This presence of the length of the object before the actual array data renders these strings suitable for manipulation in high-level tools like Visual Basic (for which this string format was invented in the first place) and Java on a COM-aware virtual machine like Microsoft's JVM. Actually, there is no other way to exchange string-like data with components written in those languages than to employ BSTRs. While in C and C++ the developer has to understand and use the data type in a rather uncomfortable manner, both Visual Basic and Java encapsulate them into their traditional string types, respectively String and java.lang.String. The final developer is therefore shielded from the subtleties of the organization of the raw bytes in memory. Moreover, the tools take care of allocating and freeing the memory required to contain their content without the programmer needing to know how this process works behind the scenes.

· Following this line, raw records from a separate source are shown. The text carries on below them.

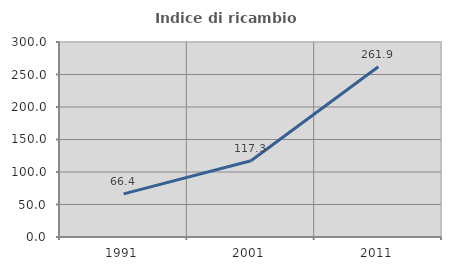
| Category | Indice di ricambio occupazionale  |
|---|---|
| 1991.0 | 66.368 |
| 2001.0 | 117.308 |
| 2011.0 | 261.932 |
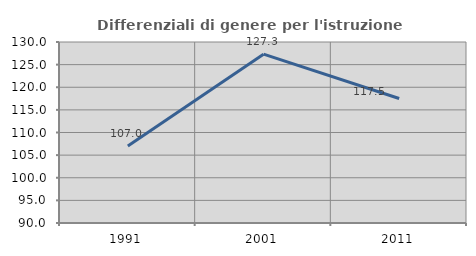
| Category | Differenziali di genere per l'istruzione superiore |
|---|---|
| 1991.0 | 107.011 |
| 2001.0 | 127.305 |
| 2011.0 | 117.516 |
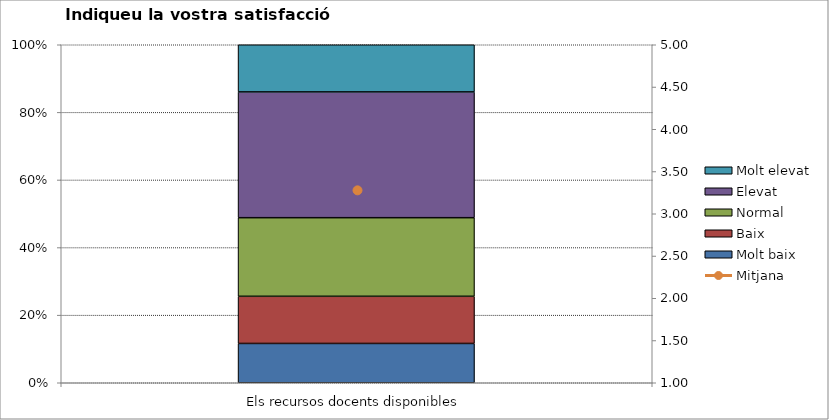
| Category | Molt baix | Baix | Normal  | Elevat | Molt elevat |
|---|---|---|---|---|---|
| Els recursos docents disponibles | 5 | 6 | 10 | 16 | 6 |
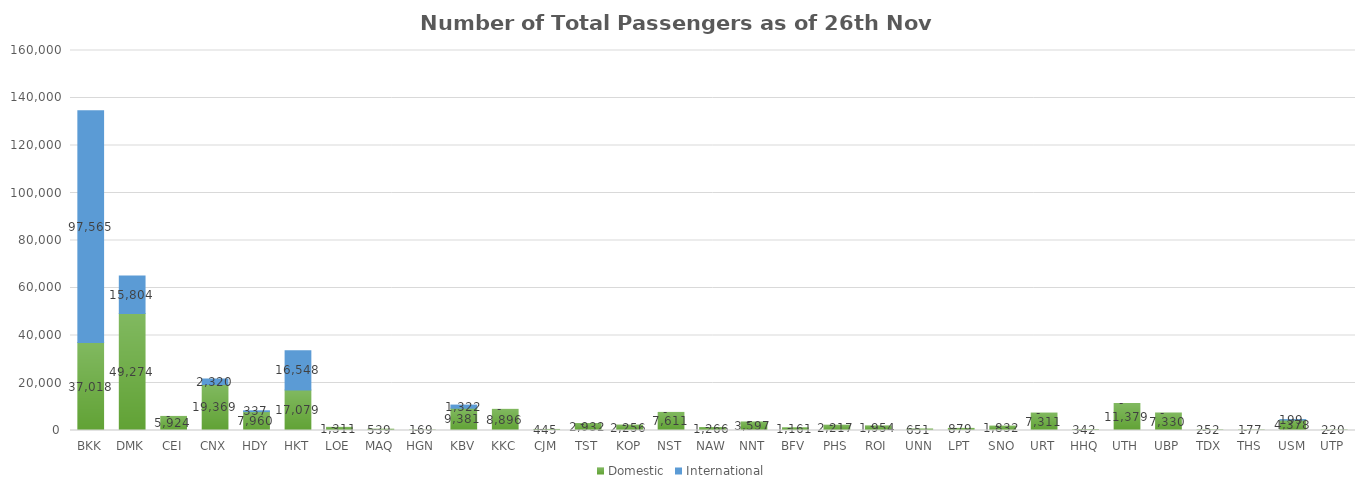
| Category | Domestic | International |
|---|---|---|
| BKK | 37018 | 97565 |
| DMK | 49274 | 15804 |
| CEI | 5924 | 0 |
| CNX | 19369 | 2320 |
| HDY | 7960 | 337 |
| HKT | 17079 | 16548 |
| LOE | 1311 | 0 |
| MAQ | 539 | 0 |
| HGN | 169 | 0 |
| KBV | 9381 | 1322 |
| KKC | 8896 | 0 |
| CJM | 445 | 0 |
| TST | 2932 | 0 |
| KOP | 2256 | 0 |
| NST | 7611 | 0 |
| NAW | 1266 | 0 |
| NNT | 3597 | 0 |
| BFV | 1161 | 0 |
| PHS | 2217 | 0 |
| ROI | 1954 | 0 |
| UNN | 651 | 0 |
| LPT | 879 | 0 |
| SNO | 1832 | 0 |
| URT | 7311 | 0 |
| HHQ | 342 | 0 |
| UTH | 11379 | 0 |
| UBP | 7330 | 0 |
| TDX | 252 | 0 |
| THS | 177 | 0 |
| USM | 4378 | 199 |
| UTP | 220 | 0 |
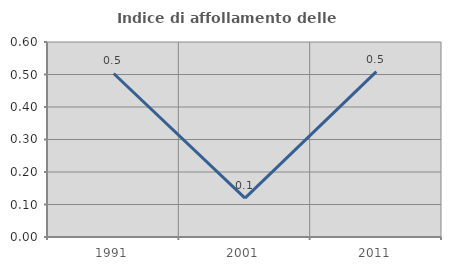
| Category | Indice di affollamento delle abitazioni  |
|---|---|
| 1991.0 | 0.503 |
| 2001.0 | 0.119 |
| 2011.0 | 0.509 |
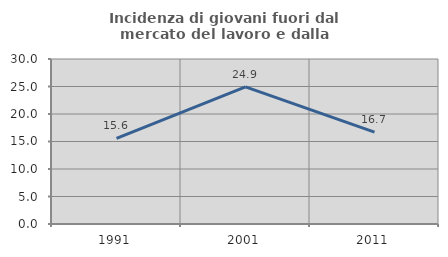
| Category | Incidenza di giovani fuori dal mercato del lavoro e dalla formazione  |
|---|---|
| 1991.0 | 15.584 |
| 2001.0 | 24.937 |
| 2011.0 | 16.716 |
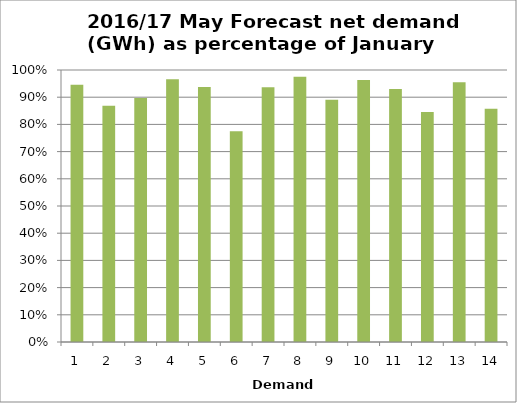
| Category | 2016/17
May Forecast
Net Demand 
(GWh) |
|---|---|
| 0 | 0.946 |
| 1 | 0.869 |
| 2 | 0.897 |
| 3 | 0.966 |
| 4 | 0.937 |
| 5 | 0.775 |
| 6 | 0.937 |
| 7 | 0.975 |
| 8 | 0.891 |
| 9 | 0.963 |
| 10 | 0.93 |
| 11 | 0.845 |
| 12 | 0.955 |
| 13 | 0.858 |
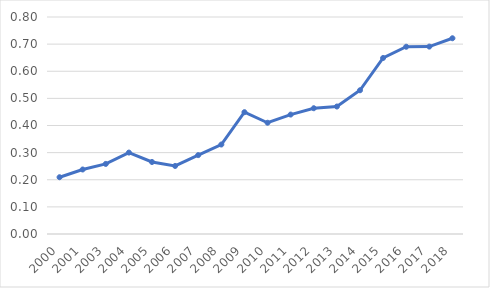
| Category | Series 0 |
|---|---|
| 2000.0 | 0.209 |
| 2001.0 | 0.238 |
| 2003.0 | 0.258 |
| 2004.0 | 0.3 |
| 2005.0 | 0.265 |
| 2006.0 | 0.251 |
| 2007.0 | 0.291 |
| 2008.0 | 0.33 |
| 2009.0 | 0.449 |
| 2010.0 | 0.41 |
| 2011.0 | 0.44 |
| 2012.0 | 0.464 |
| 2013.0 | 0.47 |
| 2014.0 | 0.53 |
| 2015.0 | 0.649 |
| 2016.0 | 0.69 |
| 2017.0 | 0.691 |
| 2018.0 | 0.722 |
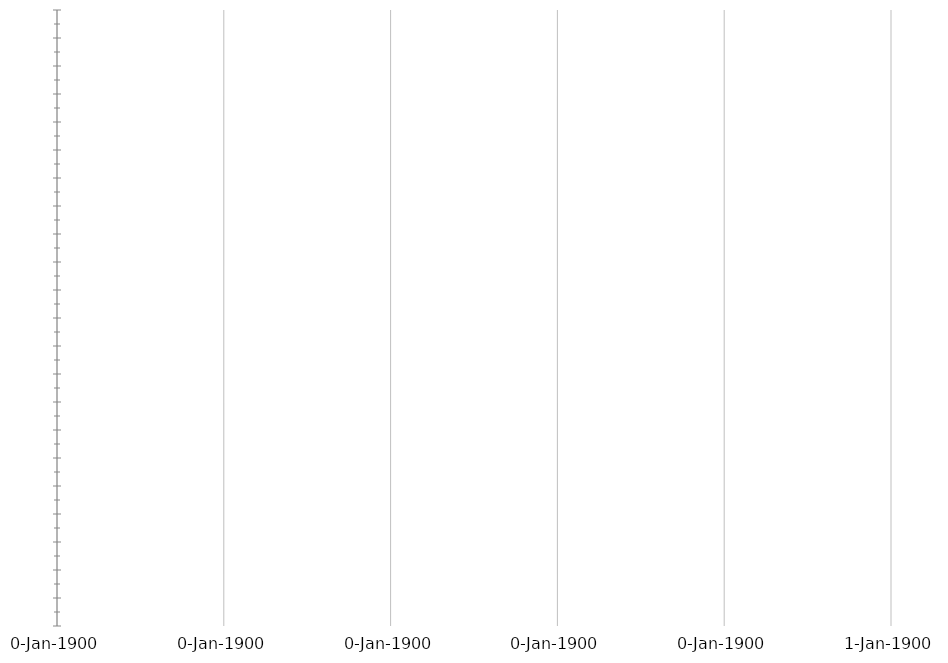
| Category | START | DAUER |
|---|---|---|
|  |  | 0 |
|  |  | 0 |
|  |  | 0 |
|  |  | 0 |
|  |  | 0 |
|  |  | 0 |
|  |  | 0 |
|  |  | 0 |
|  |  | 0 |
|  |  | 0 |
|  |  | 0 |
|  |  | 0 |
|  |  | 0 |
|  |  | 0 |
|  |  | 0 |
|  |  | 0 |
|  |  | 0 |
|  |  | 0 |
|  |  | 0 |
|  |  | 0 |
|  |  | 0 |
|  |  | 0 |
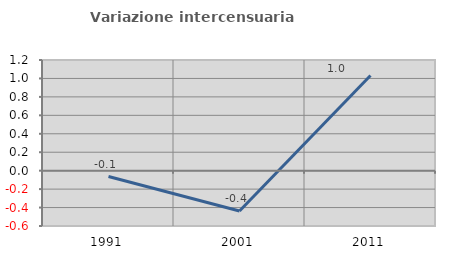
| Category | Variazione intercensuaria annua |
|---|---|
| 1991.0 | -0.064 |
| 2001.0 | -0.437 |
| 2011.0 | 1.032 |
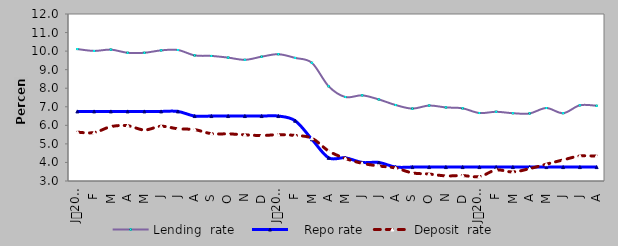
| Category | Lending  rate |    Repo rate | Deposit  rate |
|---|---|---|---|
| 0 | 10.11 | 6.75 | 5.63 |
| 1900-01-01 | 10.01 | 6.75 | 5.61 |
| 1900-01-02 | 10.08 | 6.75 | 5.93 |
| 1900-01-03 | 9.91 | 6.75 | 5.98 |
| 1900-01-04 | 9.91 | 6.75 | 5.75 |
| 1900-01-05 | 10.04 | 6.75 | 5.95 |
| 1900-01-06 | 10.06 | 6.75 | 5.813 |
| 1900-01-07 | 9.77 | 6.5 | 5.77 |
| 1900-01-08 | 9.74 | 6.5 | 5.55 |
| 1900-01-09 | 9.65 | 6.5 | 5.54 |
| 1900-01-10 | 9.53 | 6.5 | 5.49 |
| 1900-01-11 | 9.7 | 6.5 | 5.45 |
| 1900-01-12 | 9.833 | 6.5 | 5.497 |
| 1900-01-13 | 9.634 | 6.25 | 5.454 |
| 1900-01-14 | 9.369 | 5.25 | 5.304 |
| 1900-01-15 | 8.106 | 4.25 | 4.617 |
| 1900-01-16 | 7.526 | 4.25 | 4.216 |
| 1900-01-17 | 7.616 | 4 | 3.953 |
| 1900-01-18 | 7.394 | 4 | 3.809 |
| 1900-01-19 | 7.095 | 3.75 | 3.699 |
| 1900-01-20 | 6.902 | 3.75 | 3.437 |
| 1900-01-21 | 7.067 | 3.75 | 3.374 |
| 1900-01-22 | 6.965 | 3.75 | 3.276 |
| 1900-01-23 | 6.917 | 3.75 | 3.292 |
| 1900-01-24 | 6.663 | 3.75 | 3.236 |
| 1900-01-25 | 6.731 | 3.75 | 3.592 |
| 1900-01-26 | 6.653 | 3.75 | 3.488 |
| 1900-01-27 | 6.64 | 3.75 | 3.667 |
| 1900-01-28 | 6.933 | 3.75 | 3.907 |
| 1900-01-29 | 6.654 | 3.75 | 4.137 |
| 1900-01-30 | 7.081 | 3.75 | 4.347 |
| 1900-01-31 | 7.055 | 3.75 | 4.341 |
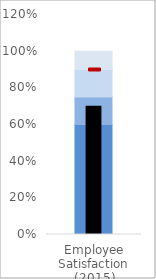
| Category | Poor | Fair | Good | Excellent |
|---|---|---|---|---|
| Employee Satisfaction (2015) | 0.6 | 0.15 | 0.15 | 0.1 |
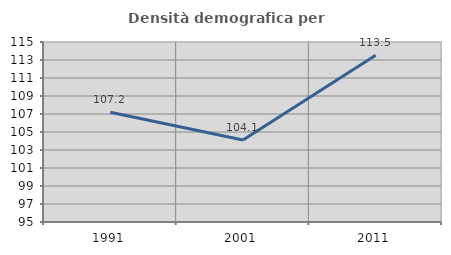
| Category | Densità demografica |
|---|---|
| 1991.0 | 107.198 |
| 2001.0 | 104.108 |
| 2011.0 | 113.519 |
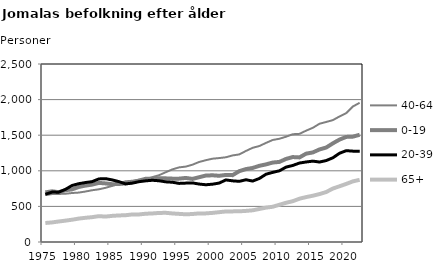
| Category | 40-64 | 0-19 | 20-39 | 65+ |
|---|---|---|---|---|
| 1975.0 | 658 | 697 | 670 | 267 |
| 1976.0 | 673 | 712 | 701 | 275 |
| 1977.0 | 675 | 700 | 700 | 288 |
| 1978.0 | 678 | 727 | 739 | 300 |
| 1979.0 | 688 | 739 | 794 | 313 |
| 1980.0 | 694 | 773 | 819 | 329 |
| 1981.0 | 709 | 792 | 835 | 340 |
| 1982.0 | 727 | 806 | 848 | 349 |
| 1983.0 | 740 | 830 | 886 | 363 |
| 1984.0 | 761 | 823 | 890 | 357 |
| 1985.0 | 788 | 812 | 872 | 367 |
| 1986.0 | 823 | 814 | 848 | 373 |
| 1987.0 | 853 | 824 | 816 | 376 |
| 1988.0 | 860 | 838 | 827 | 387 |
| 1989.0 | 874 | 863 | 847 | 387 |
| 1990.0 | 881 | 888 | 859 | 397 |
| 1991.0 | 911 | 890 | 867 | 401 |
| 1992.0 | 938 | 896 | 860 | 408 |
| 1993.0 | 980 | 894 | 845 | 410 |
| 1994.0 | 1020 | 890 | 839 | 401 |
| 1995.0 | 1048 | 890 | 823 | 395 |
| 1996.0 | 1059 | 900 | 827 | 389 |
| 1997.0 | 1086 | 886 | 830 | 393 |
| 1998.0 | 1124 | 910 | 814 | 402 |
| 1999.0 | 1149 | 933 | 804 | 402 |
| 2000.0 | 1170 | 937 | 812 | 409 |
| 2001.0 | 1179 | 930 | 828 | 419 |
| 2002.0 | 1190 | 942 | 872 | 429 |
| 2003.0 | 1216 | 939 | 859 | 430 |
| 2004.0 | 1230 | 995 | 852 | 431 |
| 2005.0 | 1279 | 1024 | 874 | 437 |
| 2006.0 | 1323 | 1040 | 856 | 445 |
| 2007.0 | 1348 | 1070 | 892 | 464 |
| 2008.0 | 1392 | 1090 | 952 | 483 |
| 2009.0 | 1433 | 1116 | 978 | 495 |
| 2010.0 | 1450 | 1125 | 1000 | 523 |
| 2011.0 | 1479 | 1167 | 1052 | 551 |
| 2012.0 | 1514 | 1193 | 1075 | 573 |
| 2013.0 | 1519 | 1188 | 1109 | 608 |
| 2014.0 | 1564 | 1241 | 1124 | 631 |
| 2015.0 | 1604 | 1258 | 1136 | 650 |
| 2016.0 | 1661 | 1300 | 1123 | 673 |
| 2017.0 | 1686 | 1327 | 1144 | 702 |
| 2018.0 | 1712 | 1386 | 1183 | 751 |
| 2019.0 | 1764 | 1439 | 1247 | 783 |
| 2020.0 | 1811 | 1476 | 1283 | 816 |
| 2021.0 | 1904 | 1480 | 1276 | 852 |
| 2022.0 | 1955 | 1506 | 1276 | 873 |

This is the brilliant side of the medal of course. You as the C/C++ hardcore engineer get the tough part of the work, since you need to learn a completely new specific set of APIs that carry out the basic operations with Basic strings. The family of functions is amazingly named "system strings management API" and its members can easily be distinguished by the "Sys" prefix in their names.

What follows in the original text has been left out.